**TASK REQUIREMENTS:** Word for word, write out the entries that follow, omitting all pictures.

**DATA FOR THE TASK:**

· · · ·

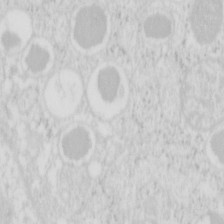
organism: Mouse
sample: Pancreas
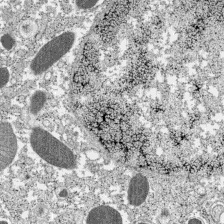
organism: C57BL Mouse
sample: Pancreatic islet
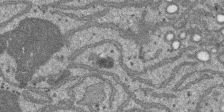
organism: Human
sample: Lung epithelial cells infected with SARS-CoV-2
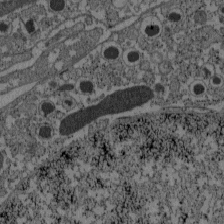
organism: C57BL Mouse
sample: Pancreatic islet
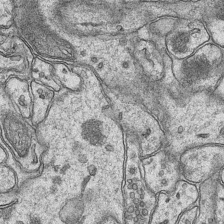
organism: Mouse
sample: CA1 Hippocampus
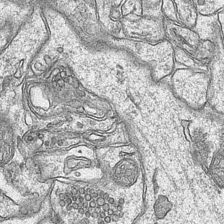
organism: Mouse
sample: CA1 Hippocampus
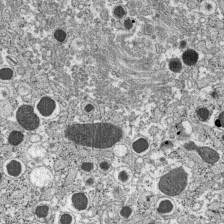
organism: C57BL Mouse
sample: Pancreatic islet
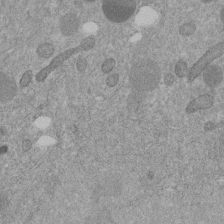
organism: C. elegans
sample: C. elegans embryo early stage
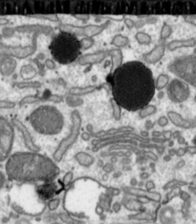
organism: Toxoplasma gondii
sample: Parasites in a vacuole inside a host cell
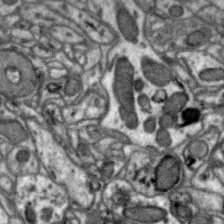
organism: Zebra finch
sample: Brain
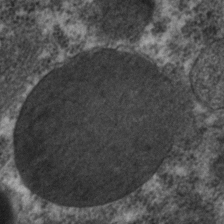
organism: C. elegans
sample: C. elegans embryo
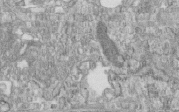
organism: Human
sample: Centriole in fibroblast cells
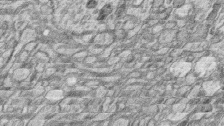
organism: Zebrafish
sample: synaptic ribbons in rod cells and cone cells
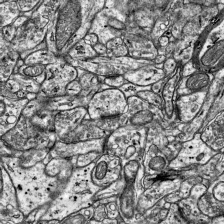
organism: Mouse
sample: Visual Cortex
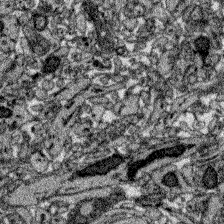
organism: Zebrafish
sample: Larval olfactory bulb
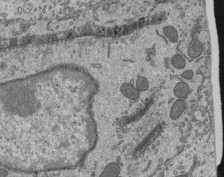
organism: Mouse
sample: Mouse epididymis efferent ductule cilia
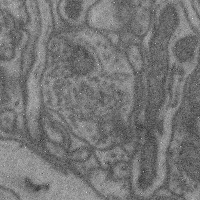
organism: Mouse
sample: Cerebral cortex
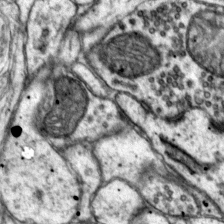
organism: Mouse
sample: Primary visual cortex
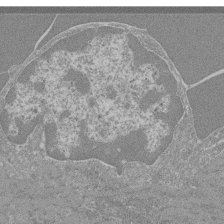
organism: Mouse
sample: Glomerulus
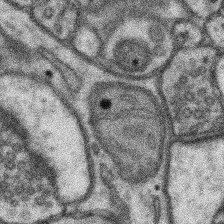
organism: Mouse
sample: Somatosensory cortex neuropil
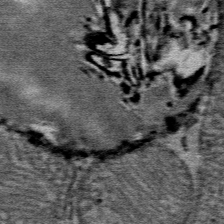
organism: Mouse
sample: Mouse Salivary gland
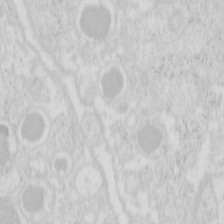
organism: Mouse
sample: Pancreas
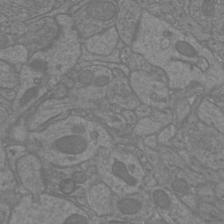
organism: Mouse
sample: Cortical neurons
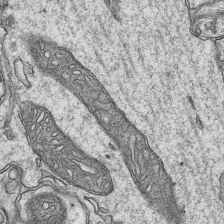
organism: Mouse
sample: CA1 Hippocampus
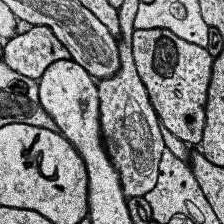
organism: Human
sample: Temporal Lobe
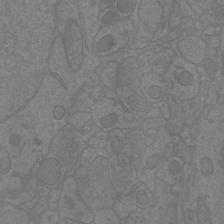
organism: Mouse
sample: Cortical neurons
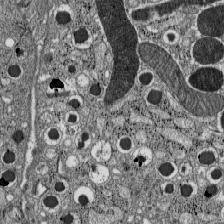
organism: C57BL Mouse
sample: Pancreatic islet
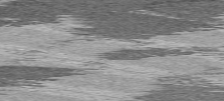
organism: C57BL Mouse
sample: Heart
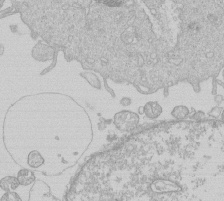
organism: Human
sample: Macrophage cells
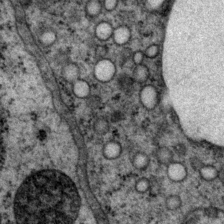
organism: P. pacificus
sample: Pharynx
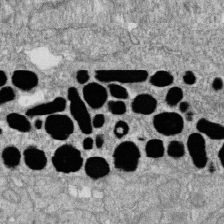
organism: Zebrafish
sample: Cilia; retinal pigment epithelium
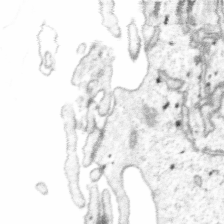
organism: Human
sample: HeLa cells
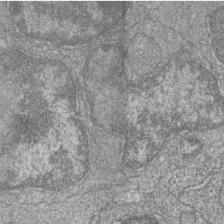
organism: Zebrafish
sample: Cilia; retinal pigment epithelium
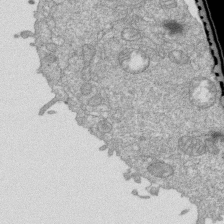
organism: Human
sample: HeLa cell HIV synapse
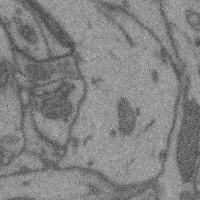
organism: Mouse
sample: Cerebral cortex
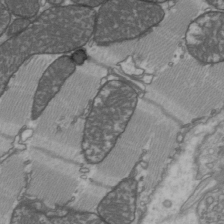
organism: C57BL Mouse
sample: Heart
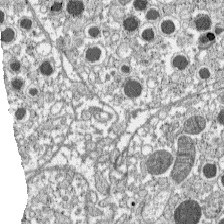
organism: C57BL Mouse
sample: Pancreatic islet
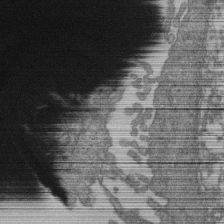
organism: Human
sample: Retinal organoid Rod and Cone cells
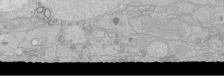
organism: Human
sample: Caco-2 cells
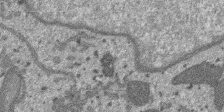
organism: Human
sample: Lung epithelial cells infected with SARS-CoV-2
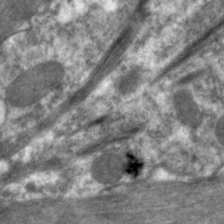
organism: C. elegans
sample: Pharynx
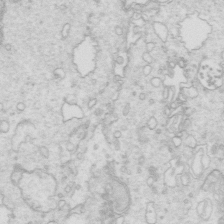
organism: Mouse
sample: Multiciliated cells
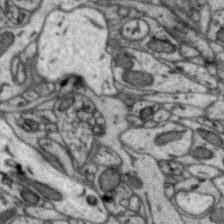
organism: Zebra finch
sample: Brain
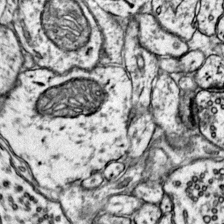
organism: Mouse
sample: Primary visual cortex
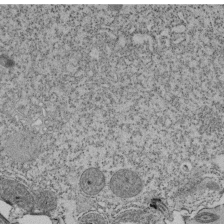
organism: Tetrahymena
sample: Cilia in tetrahymena
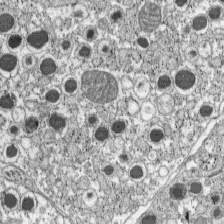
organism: C57BL Mouse
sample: Pancreatic islet
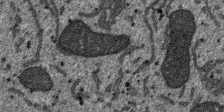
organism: Human
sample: Lung epithelial cells infected with SARS-CoV-2
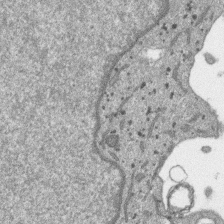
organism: Human
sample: Lung epithelial cells infected with SARS-CoV-2
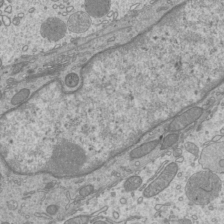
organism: Mouse
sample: Cilia; mouse epididymis
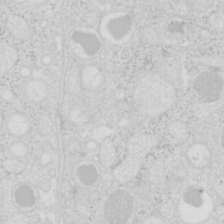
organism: Mouse
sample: Pancreas
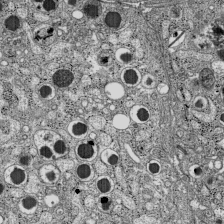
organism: C57BL Mouse
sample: Pancreatic islet
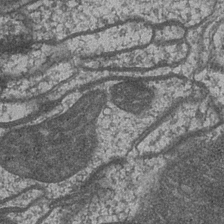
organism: Drosophila
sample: Optic medulla
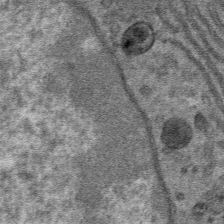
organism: Mouse
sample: Mouse hepatocytes
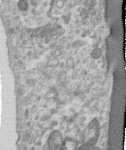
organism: Human
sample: Centriole in RPE cells
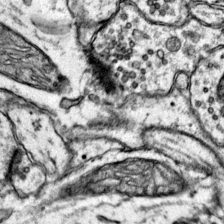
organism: Mouse
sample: Primary visual cortex
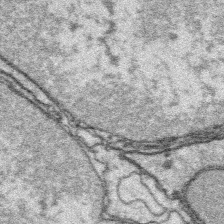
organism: Platynereis dumerilii
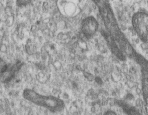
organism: Human
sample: Centriole in RPE cells
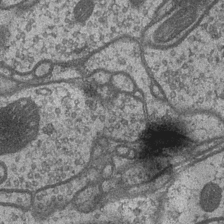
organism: Drosophila
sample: Optic medulla
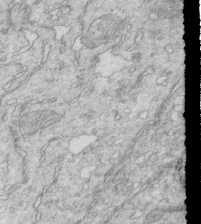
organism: Mouse
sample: Multiciliated cells
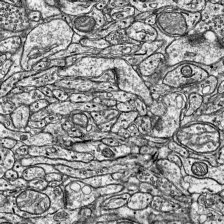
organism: Mouse
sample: Visual Cortex
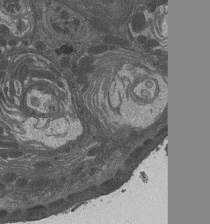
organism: Drosophila
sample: Antenna
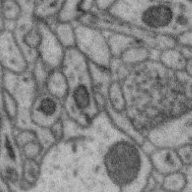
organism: Zebra finch
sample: Brain
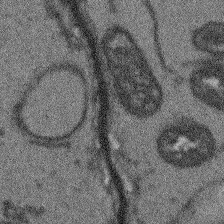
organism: Arabidopsis thaliana
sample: Root tip
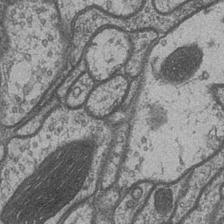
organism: Drosophila
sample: Optic medulla
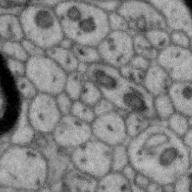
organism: Zebra finch
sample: Brain
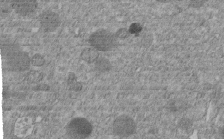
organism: C. elegans
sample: C. elegans embryo early stage
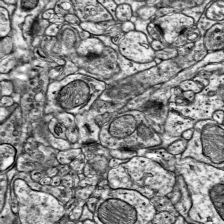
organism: Mouse
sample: Visual Cortex
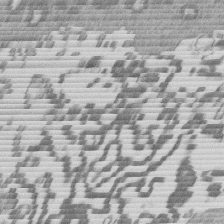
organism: Mouse
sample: Dividing mouse embryo 1 cell stage
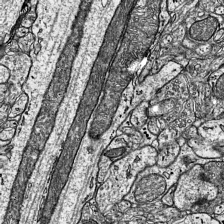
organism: Mouse
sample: Visual Cortex
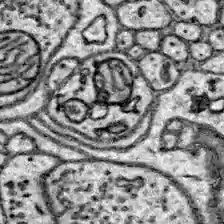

· · · ·

**WORKED SOLUTION:**
organism: Mouse
sample: Pancreas
organism: C57BL Mouse
sample: Pancreatic islet
organism: Human
sample: Lung epithelial cells infected with SARS-CoV-2
organism: C57BL Mouse
sample: Pancreatic islet
organism: Mouse
sample: CA1 Hippocampus
organism: Mouse
sample: CA1 Hippocampus
organism: C57BL Mouse
sample: Pancreatic islet
organism: C. elegans
sample: C. elegans embryo early stage
organism: Toxoplasma gondii
sample: Parasites in a vacuole inside a host cell
organism: Zebra finch
sample: Brain
organism: C. elegans
sample: C. elegans embryo
organism: Human
sample: Centriole in fibroblast cells
organism: Zebrafish
sample: synaptic ribbons in rod cells and cone cells
organism: Mouse
sample: Visual Cortex
organism: Zebrafish
sample: Larval olfactory bulb
organism: Mouse
sample: Mouse epididymis efferent ductule cilia
organism: Mouse
sample: Cerebral cortex
organism: Mouse
sample: Primary visual cortex
organism: Mouse
sample: Glomerulus
organism: Mouse
sample: Somatosensory cortex neuropil
organism: Mouse
sample: Mouse Salivary gland
organism: Mouse
sample: Pancreas
organism: Mouse
sample: Cortical neurons
organism: Mouse
sample: CA1 Hippocampus
organism: Human
sample: Temporal Lobe
organism: Mouse
sample: Cortical neurons
organism: C57BL Mouse
sample: Pancreatic islet
organism: C57BL Mouse
sample: Heart
organism: Human
sample: Macrophage cells
organism: P. pacificus
sample: Pharynx
organism: Zebrafish
sample: Cilia; retinal pigment epithelium
organism: Human
sample: HeLa cells
organism: Zebrafish
sample: Cilia; retinal pigment epithelium
organism: Human
sample: HeLa cell HIV synapse
organism: Mouse
sample: Cerebral cortex
organism: C57BL Mouse
sample: Heart
organism: C57BL Mouse
sample: Pancreatic islet
organism: Human
sample: Retinal organoid Rod and Cone cells
organism: Human
sample: Caco-2 cells
organism: Human
sample: Lung epithelial cells infected with SARS-CoV-2
organism: C. elegans
sample: Pharynx
organism: Mouse
sample: Multiciliated cells
organism: Zebra finch
sample: Brain
organism: Mouse
sample: Primary visual cortex
organism: Tetrahymena
sample: Cilia in tetrahymena
organism: C57BL Mouse
sample: Pancreatic islet
organism: Human
sample: Lung epithelial cells infected with SARS-CoV-2
organism: Human
sample: Lung epithelial cells infected with SARS-CoV-2
organism: Mouse
sample: Cilia; mouse epididymis
organism: Mouse
sample: Pancreas
organism: C57BL Mouse
sample: Pancreatic islet
organism: Drosophila
sample: Optic medulla
organism: Mouse
sample: Mouse hepatocytes
organism: Human
sample: Centriole in RPE cells
organism: Mouse
sample: Primary visual cortex
organism: Platynereis dumerilii
organism: Human
sample: Centriole in RPE cells
organism: Drosophila
sample: Optic medulla
organism: Mouse
sample: Multiciliated cells
organism: Mouse
sample: Visual Cortex
organism: Drosophila
sample: Antenna
organism: Zebra finch
sample: Brain
organism: Arabidopsis thaliana
sample: Root tip
organism: Drosophila
sample: Optic medulla
organism: Zebra finch
sample: Brain
organism: C. elegans
sample: C. elegans embryo early stage
organism: Mouse
sample: Visual Cortex
organism: Mouse
sample: Dividing mouse embryo 1 cell stage
organism: Mouse
sample: Visual Cortex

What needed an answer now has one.